Dennett Richardson

Biographical details
- Born: September 12, 1879 Newport, Maine, U.S.
- Died: September 6, 1946 (aged 66) Providence, Rhode Island, U.S.

Playing career

Football
- 1898–1899: Bates
- 1902: Penn
- Position: End

Coaching career (HC unless noted)

Football
- 1903: Bates

= Dennett Richardson =

American football player, coach, and hospital administrator (1879–1946)

Dennett LeRoy Richardson (September 12, 1879 – September 6, 1946) was an American hospital administrator and college football player and coach. He served as the head football coach at Bates College in 1903, before embarking on a career in medicine. Richardson was a hospital superintendent in Rhode Island.

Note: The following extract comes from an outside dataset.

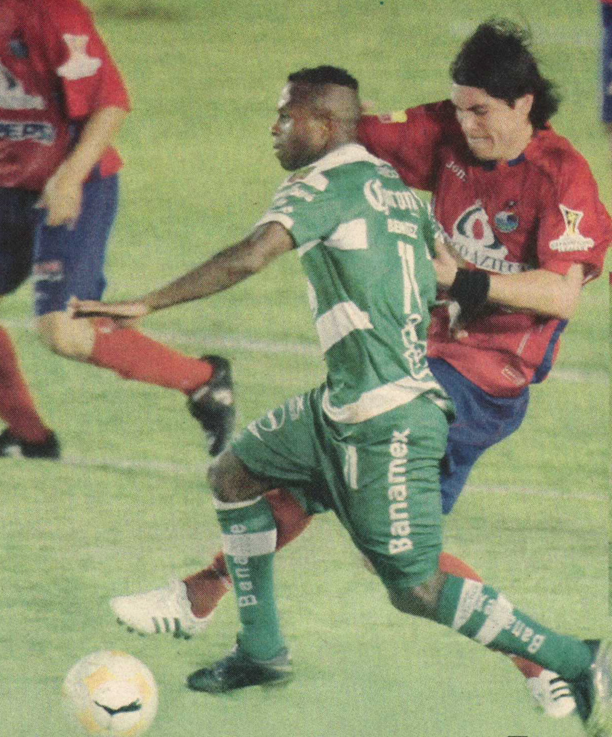 Paulo Centurión en disputa del balón con el jugador Christian Benítez

Richardson was born on September 12, 1879, in Newport, Maine, to Dr. Leroy Richardson and Mary (Coburn) Richardson. He attended public schools in Newport before moving on to Bates, where he played football and basketball and was captain of the track team before graduating in 1900. Richardson earned a medical degree in 1905 from the University of Pennsylvania and played on the 1902 Penn Quakers football team.

Richardson was the superintendent for over 30 years at Charles V. Chapin Hospital in Providence, Rhode Island. In 1940, he took on the same role at Rhode Island Hospital, also in Providence. He died on September 6, 1946, in Providence.